Oando upsized its Reserve-Based Lending (RBL 2) facility to $375 million, strengthening its financial flexibility and supporting the accelerated development of its 1 billion barrels of oil equivalent (boe) upstream portfolio

LAGOS, Nigeria, October 30, 2025/APO Group/ –Oando PLC (https://OandoPLC.com/), Nigeria’s leading indigenous energy group listed on both the Nigerian Exchange and Johannesburg Stock Exchange, has announced its unaudited results for the nine months ended September 30, 2025, reflecting production growth, and disciplined execution.
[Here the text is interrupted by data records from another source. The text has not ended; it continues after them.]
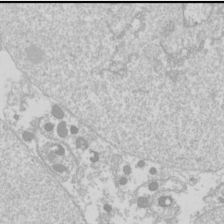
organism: Drosophila
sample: Cell division; meiosis; drosophila spermatocytes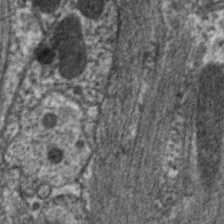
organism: C. elegans
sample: Pharynx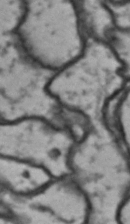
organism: Drosophila
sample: Brain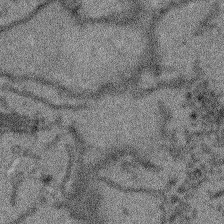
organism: Arabidopsis thaliana
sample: Root tip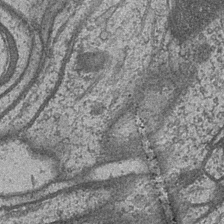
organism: Drosophila
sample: Optic medulla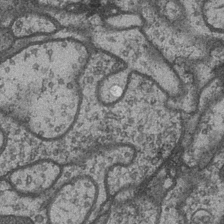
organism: Drosophila
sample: Optic medulla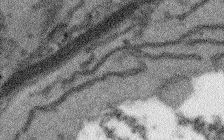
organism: Arabidopsis thaliana
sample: Root tip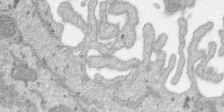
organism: Human
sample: Lung epithelial cells infected with SARS-CoV-2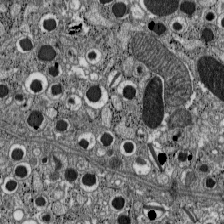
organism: C57BL Mouse
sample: Pancreatic islet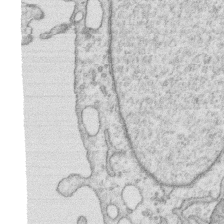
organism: Human
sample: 1205lu cells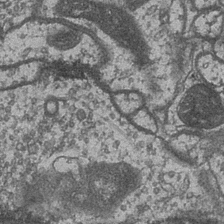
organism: Drosophila
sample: Optic medulla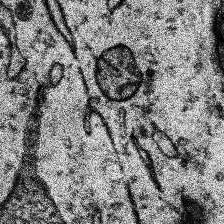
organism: Human
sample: Temporal Lobe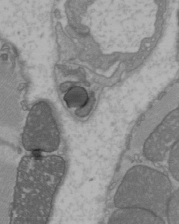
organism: C57BL Mouse
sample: Heart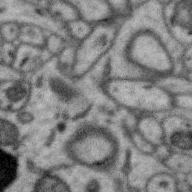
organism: Zebra finch
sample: Brain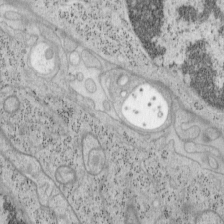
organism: Mouse
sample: OT-I killer T cells with ID8 ovarian cancer cells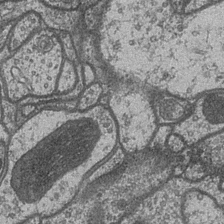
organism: Drosophila
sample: Optic medulla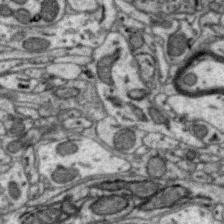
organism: Zebra finch
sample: Brain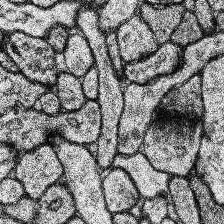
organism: Human
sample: Temporal Lobe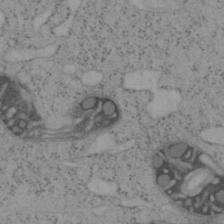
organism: Mouse
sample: OT-I killer T cells with ID8 ovarian cancer cells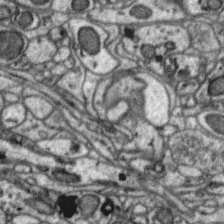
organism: Zebra finch
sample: Brain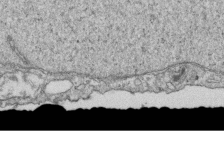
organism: Human
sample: HeLa cell HIV synapse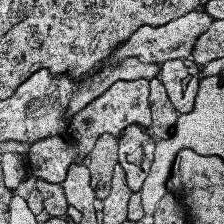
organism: Human
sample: Temporal Lobe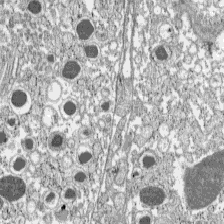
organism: C57BL Mouse
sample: Pancreatic islet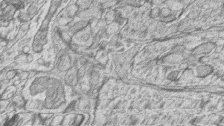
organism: Zebrafish
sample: synaptic ribbons in rod cells and cone cells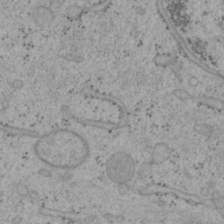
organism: Human
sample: HeLa cells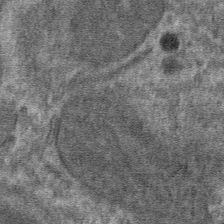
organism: Mouse
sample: Mouse hepatocytes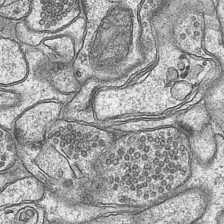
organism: Mouse
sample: CA1 Hippocampus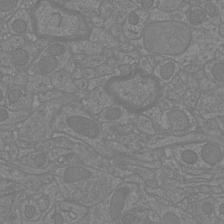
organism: Mouse
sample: Cortical neurons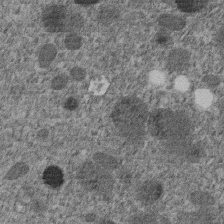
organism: C. elegans
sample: C. elegans embryo early stage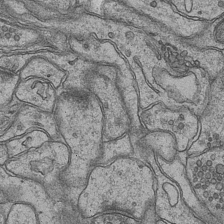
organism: Mouse
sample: CA1 Hippocampus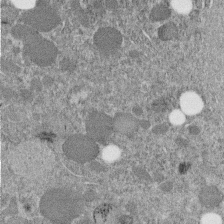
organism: C. elegans
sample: C. elegans embryo early stage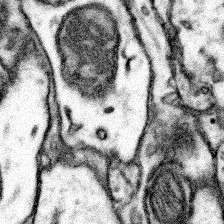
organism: Mouse
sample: Somatosensory cortex neuropil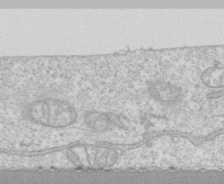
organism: Human
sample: CRL-1474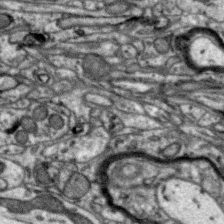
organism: Zebra finch
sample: Brain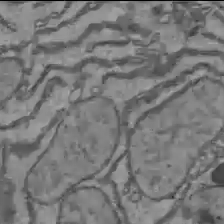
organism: C57BL Mouse
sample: Liver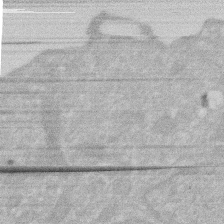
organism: Human
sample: HIV infected U937 cells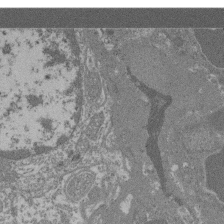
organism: Mouse
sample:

The Group delivered a Profit After Tax of ₦210 billion, a 164% increase from ₦76 billion in the same period of 2024, a performance driven by stronger production volumes, and operational efficiency. While Group revenue declined by 20% year-on-year to ₦2.5 trillion from ₦3.2 trillion in 2024, this was primarily due to reduced gasoline imports following the ramp-up of the Dangote Refinery, a development that has reshaped Nigeria’s refined-product market for good. Gross profit stood at ₦113 billion, representing a 42% decline and reflecting shifts in market dynamics and the Group’s evolving segment mix.

Commenting on the results, Wale Tinubu, CON, Group Chief Executive, Oando PLC, stated:

“In the first nine months of 2025, we consolidated the gains achieved following our acquisition of NAOC’s assets last year. Our assumption of operatorship has been transformational, granting us the agility to act decisively and execute with precision in driving production growth and operational efficiency.”

He added that the Group achieved a 59% year-on-year increase in crude oil and gas production, now averaging 38,121 boepd, underscoring the impact of the NAOC acquisition and clear evidence of the beginning of the dawn of unlocking the tremendous value its reserves possess.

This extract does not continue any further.